Il y a environ deux millénaires, des « touristes » venus du sud de l’Asie ont laissé à plusieurs reprises leur nom sur des sépultures égyptiennes. Des chercheurs ont récemment percé leurs secrets.
Des « tags » plurimillénaires
Au total, ce sont pas moins de trente inscriptions gravées qui ont été découvertes sur les murs de six tombes différentes de la Vallée des Rois, où les pharaons et les membres de l’élite égyptienne ont été inhumés pendant des siècles. La moitié étaient rédigées en tamoul ancien, et d’autres en sanskrit.
Si les archéologues ayant initialement fouillé les sépultures avaient documenté leur présence, ils n’avaient à l’époque pas été en mesure d’établir les langues utilisées. Récemment, Ingo Strauch, de l’université de Lausanne, et ses collègues ont découvert qu’elles avaient été laissées entre le Ier et le IIIe siècle de notre ère, lorsque l’Égypte faisait partie de l’Empire romain et que la Vallée des Rois constituait déjà une véritable attraction touristique.

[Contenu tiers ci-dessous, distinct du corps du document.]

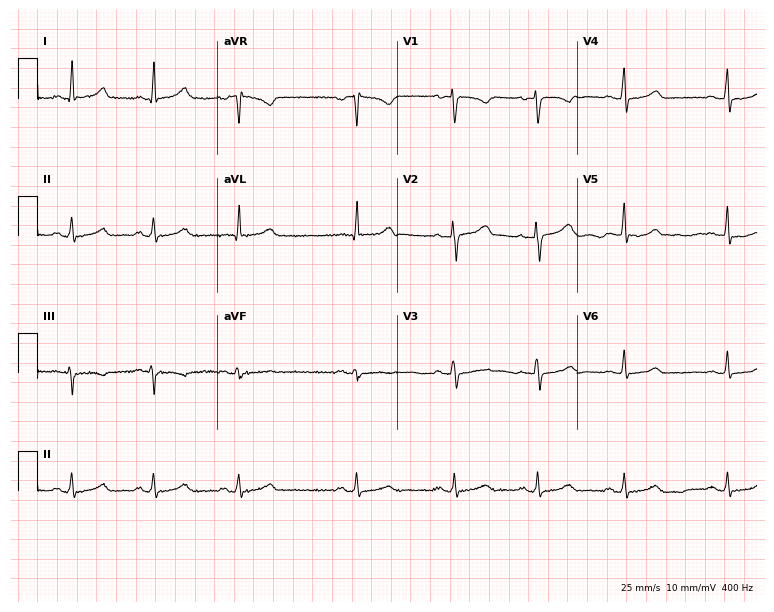
Standard 12-lead ECG recorded from a woman, 27 years old. Read as a normal ECG.
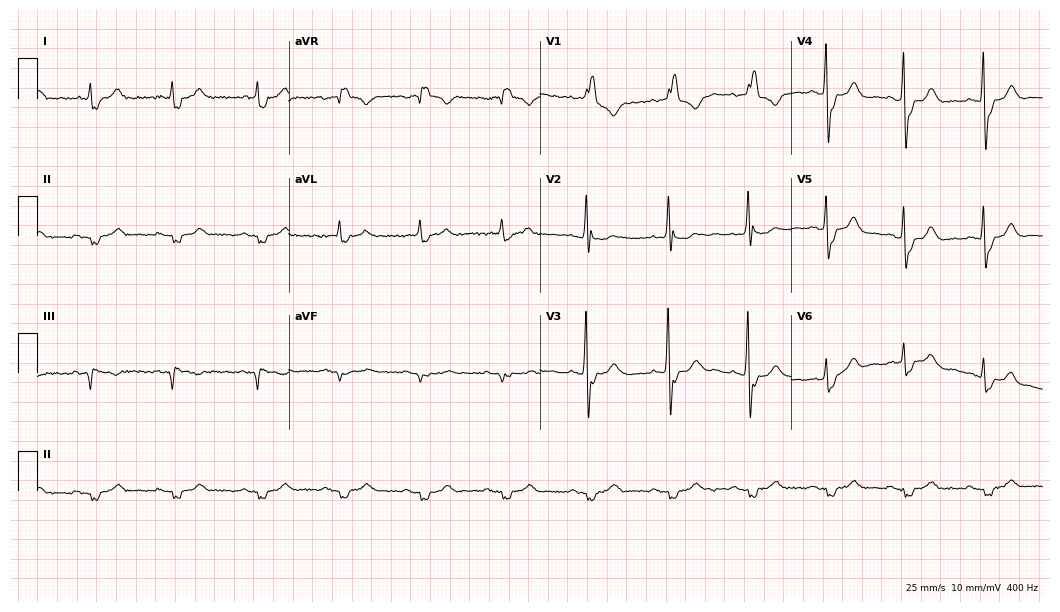
Electrocardiogram, a male, 83 years old. Interpretation includes right bundle branch block (RBBB).
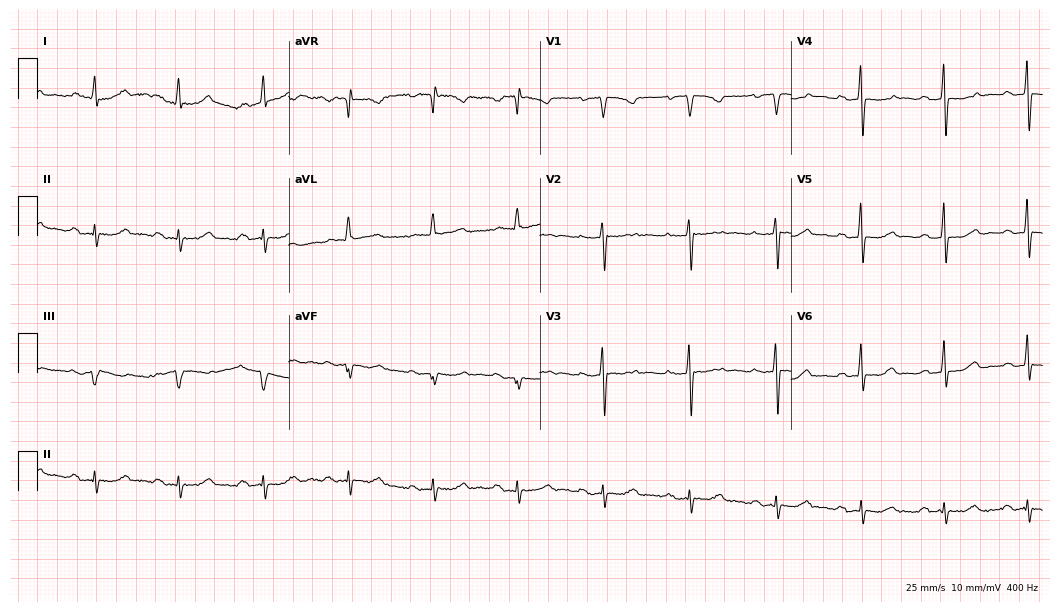
12-lead ECG from a 71-year-old woman. Screened for six findings — first-degree AV block, right bundle branch block (RBBB), left bundle branch block (LBBB), sinus bradycardia, atrial fibrillation (AF), sinus tachycardia — none is recorded.
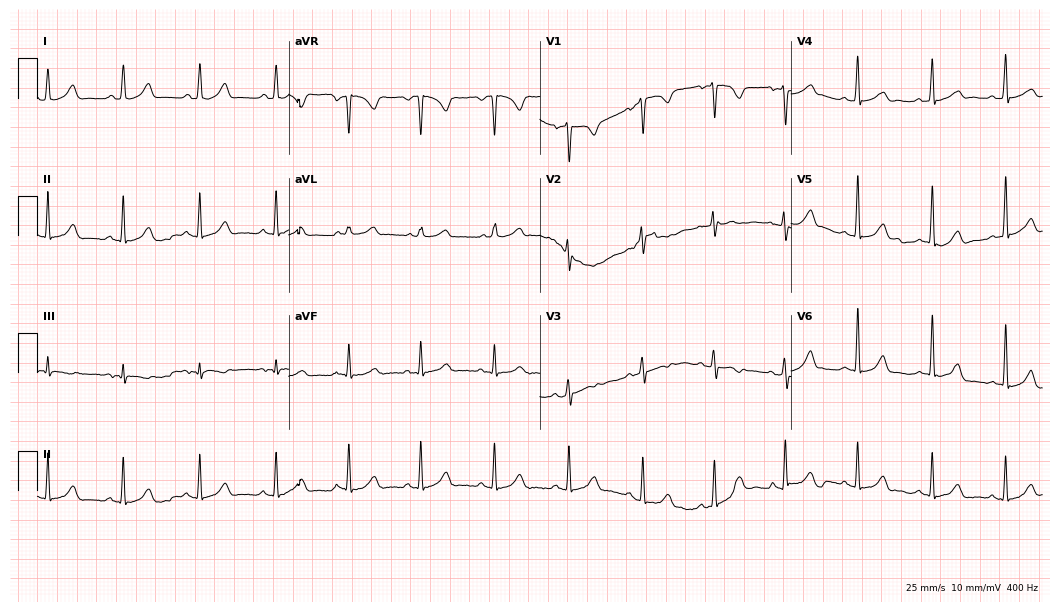
12-lead ECG from a woman, 29 years old (10.2-second recording at 400 Hz). Recorded interpretation: within normal limits.

Parmi les visiteurs formellement identifiés, un homme nommé Indranandin, affirmant être un « messager du roi Kshaharata », aurait été illustré alors qu’il faisait potentiellement route vers Rome, après avoir débarqué à Bérénice, sur la côte est de l’Égypte.
Ancient inscriptions written in Indian languages have been discovered on Egyptian tombs in the Valley of the Kings. https://t.co/eCKV2Dfzfo
— Live Science (@LiveScience) March 6, 2026
Le plus prolifique était sans conteste Cikai Korran, ayant laissé pas moins de huit inscriptions (« Cikai Korran est venu ici et a vu ») en tamoul dans cinq tombes différentes. Il s’agissait également d’un explorateur audacieux : l’une de ses inscriptions se trouvait à 5 ou 6 mètres au-dessus de l’entrée du tombeau de Ramsès IX (ayant régné de 1126 à 1108 avant notre ère), et une autre constituait la seule présente dans une sépulture, suggérant que celle-ci était alors scellée.
Une échelle sans précédent
S’ajoutant à celles réalisées dans les anciens ports de Myos Hormos et Bérénice, sur la mer Rouge, ces découvertes offrent un aperçu unique de la présence de marchands tamouls et indiens occidentaux en Égypte.
« Cela n’avait jamais été documenté à une telle échelle », commente le chercheur indépendant Kasper Grønlund Evers.
« De telles inscriptions illustrent également l’intérêt des voyageurs indiens antiques pour la culture égyptienne », estime Alexandra Von Lieven, de l’université de Münster. « Des prospections similaires sur d’autres sites du pays, notamment des temples, pourraient permettre d’en identifier davantage. »
Des millénaires plus tard, il semble que cette habitude perdure : en 2024, des touristes étrangers visitant Pompéi avaient été arrêtés après avoir laissé leurs initiales sur les murs de l’ancienne cité romaine, où des graffitis antérieurs à l’éruption du Vésuve ont également été découverts.